The quantize_ API from torchao allows for more advanced quantization schemes, and is the quantization workflow needed to access 4-bit quantization. 4-bit quantization is commonly used for LLMs.

Two options are available to execute linear layers with 4-bit quantization:

  1. Dynamically quantized activations via Int8DynamicActivationIntxWeightConfig

  2. Weight only quantization via IntxWeightOnlyConfig

Dynamically quantized activations can provide a significant boost in latency compared to weight only quantization, since it allows GPUs to leverage accelerated integer dot product instructions when computing matrix multiplication.
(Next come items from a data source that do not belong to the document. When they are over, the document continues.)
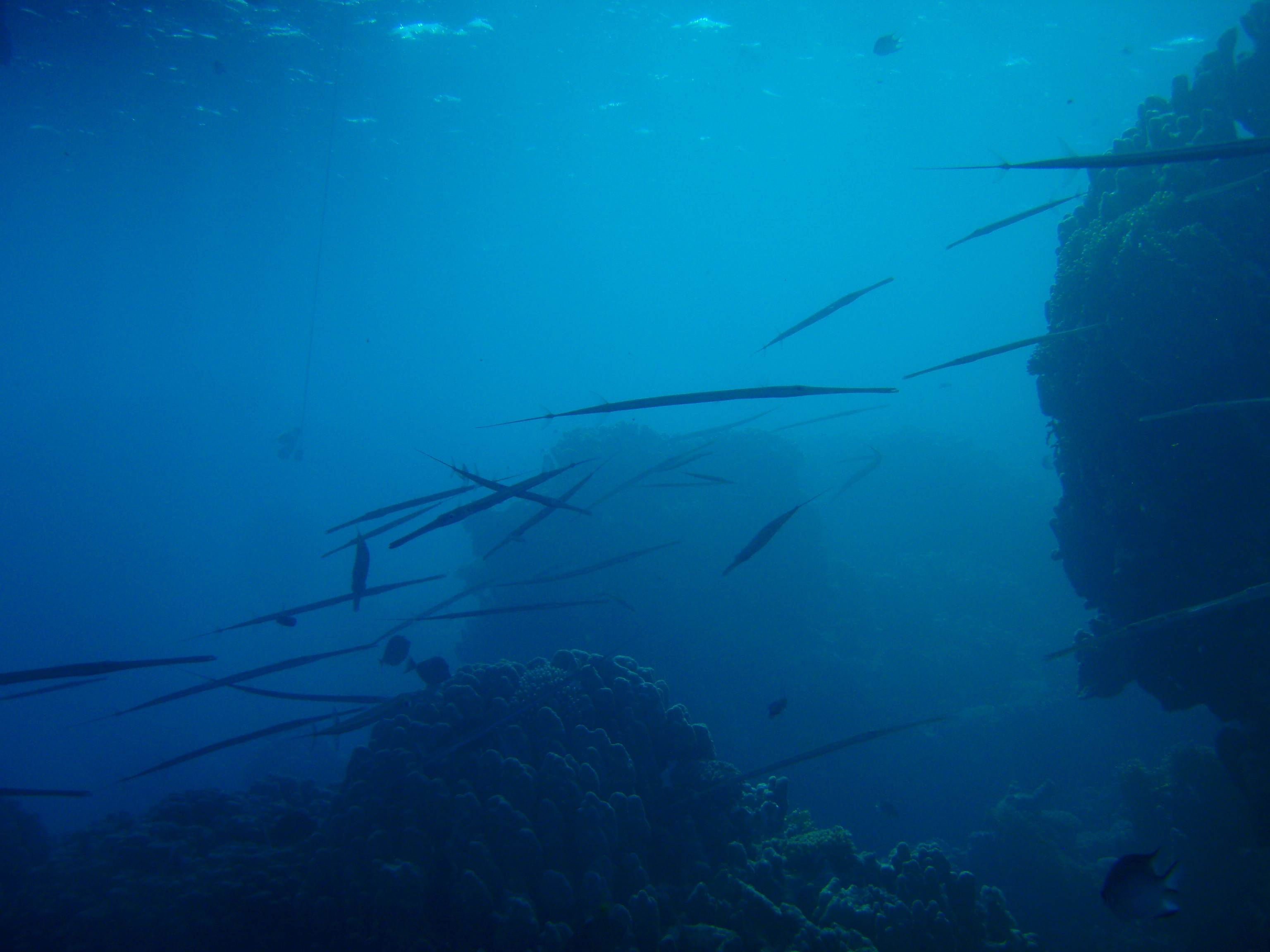 Glatter Flötenfisch (Fistularia commersonii)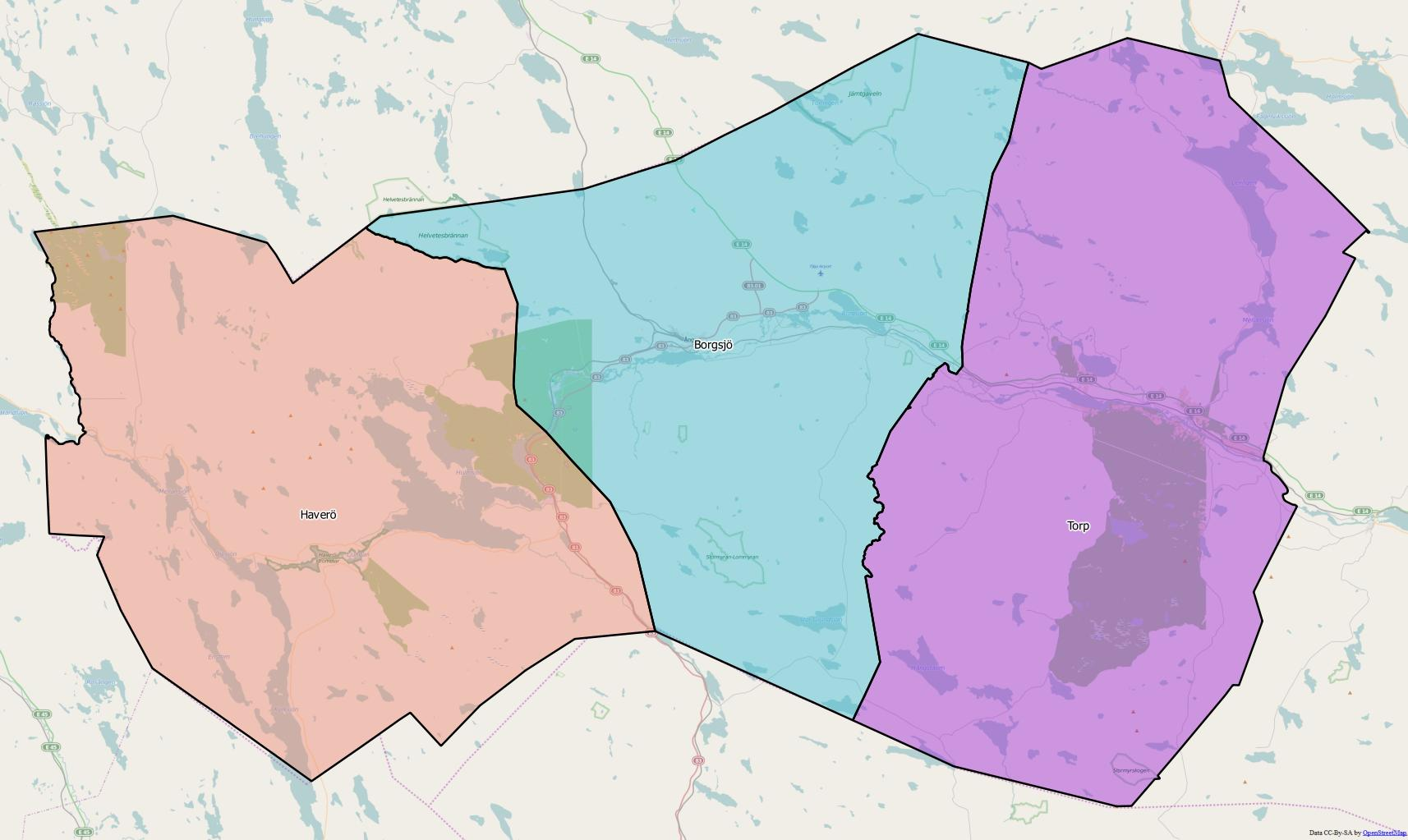 Distriktsindelningen i Ånge kommun World file 122.51609801383044385 0 0 -122.51609801383044385 1640382.15205365745350718 9035161.71201300621032715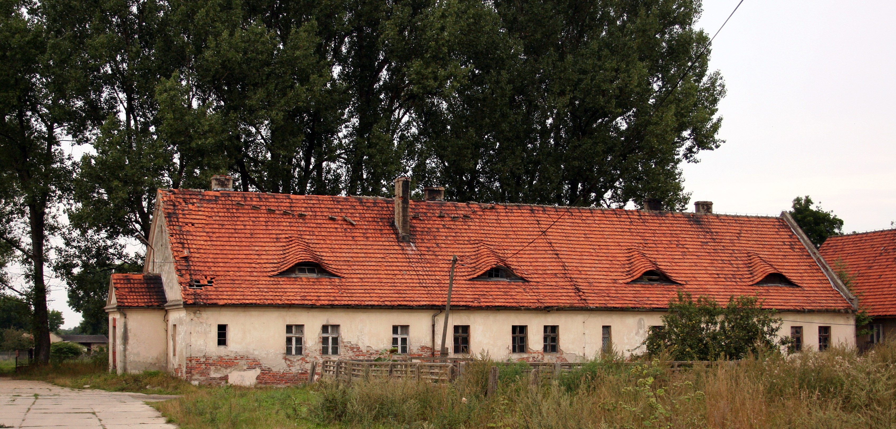 Fragment dawnych zabudowań folwarcznych w Hadrze, powiat lubliniecki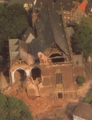 St. Maria-Magdalena Kirche in Goch unmittelbar nach dem Turmeinsturz, am 24. Mai 1993. Sonstiges: Die Lizenz wurde am 22. April 2006 durch Herrn Dr. Frankewitz erteilt.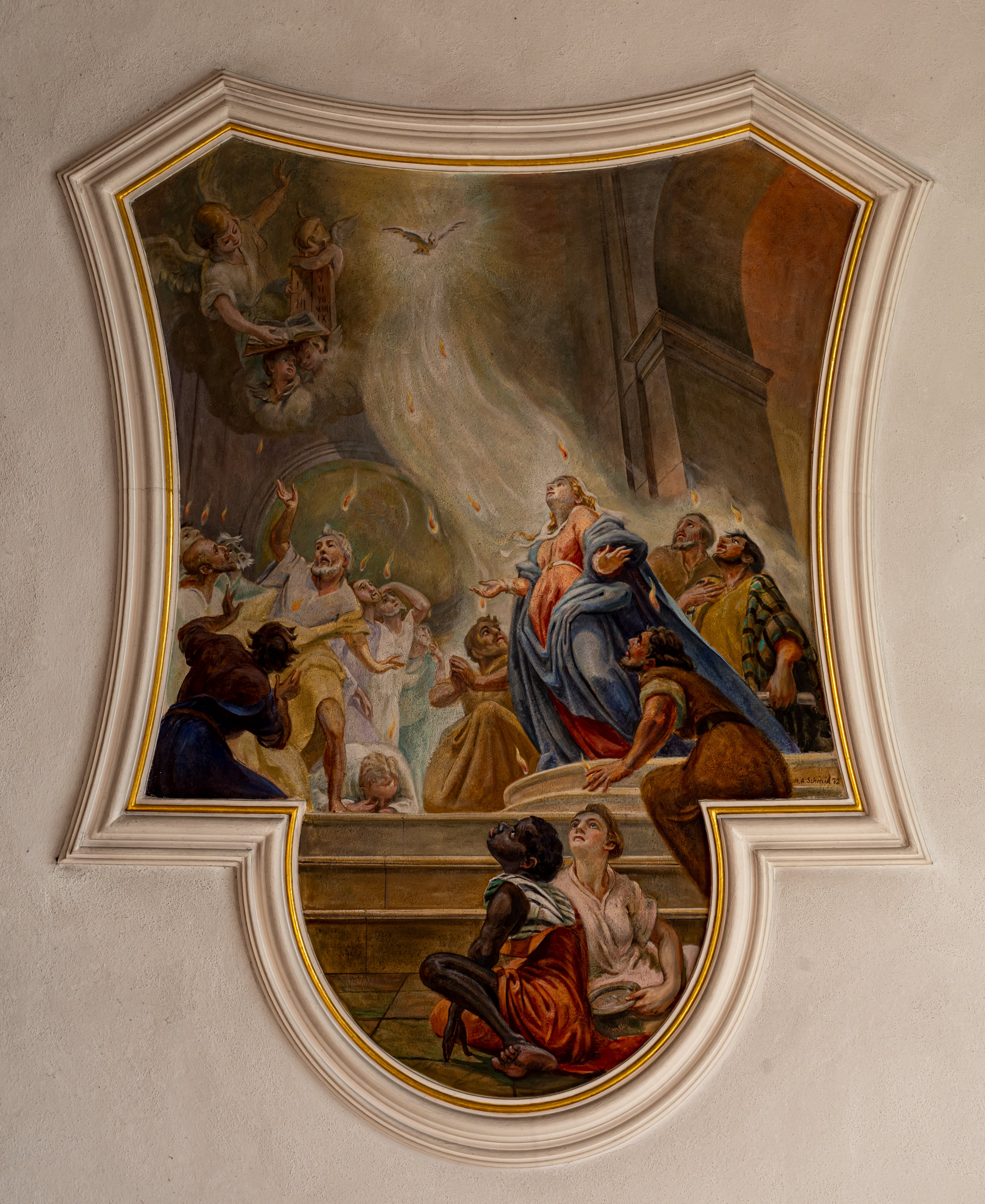 Bilder von St. Martin in Feldkirch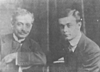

Below is a simple example of quantizing a simple sequence of linear layers using the quantize_ API.

import torch

from executorch.backends.vulkan.partitioner.vulkan_partitioner import VulkanPartitioner

from executorch.exir import to_edge_transform_and_lower
from torchao.quantization.granularity import PerGroup
from torchao.quantization.quant_api import (
    Int8DynamicActivationIntxWeightConfig,
    IntxWeightOnlyConfig,
    quantize_,
)
from torchao.utils import unwrap_tensor_subclass


class LinearSequenceModule(torch.nn.Module):
    def __init__(self):
        super().__init__()
        self.linear1 = torch.nn.Linear(128, 64, bias=False)
        self.linear2 = torch.nn.Linear(64, 32, bias=False)
        self.linear3 = torch.nn.Linear(32, 16, bias=False)

    def forward(self, x):
        x = self.linear1(x)
        x = self.linear2(x)
        x = self.linear3(x)
        return x


linear_sequence_module = LinearSequenceModule()

M = 32
sample_inputs = (torch.randn(M, 128),)

group_size = 32

q_config_8da4w = Int8DynamicActivationIntxWeightConfig(
    weight_dtype=torch.int4, weight_granularity=PerGroup(group_size)
)

q_config_4w = IntxWeightOnlyConfig(
    weight_dtype=torch.int4, granularity=PerGroup(group_size)
)

quantize_(linear_sequence_module, q_config_8da4w)
unwrap_tensor_subclass(linear_sequence_module)

# Regular export path from here
exported_program = torch.export.export(linear_sequence_module, sample_inputs)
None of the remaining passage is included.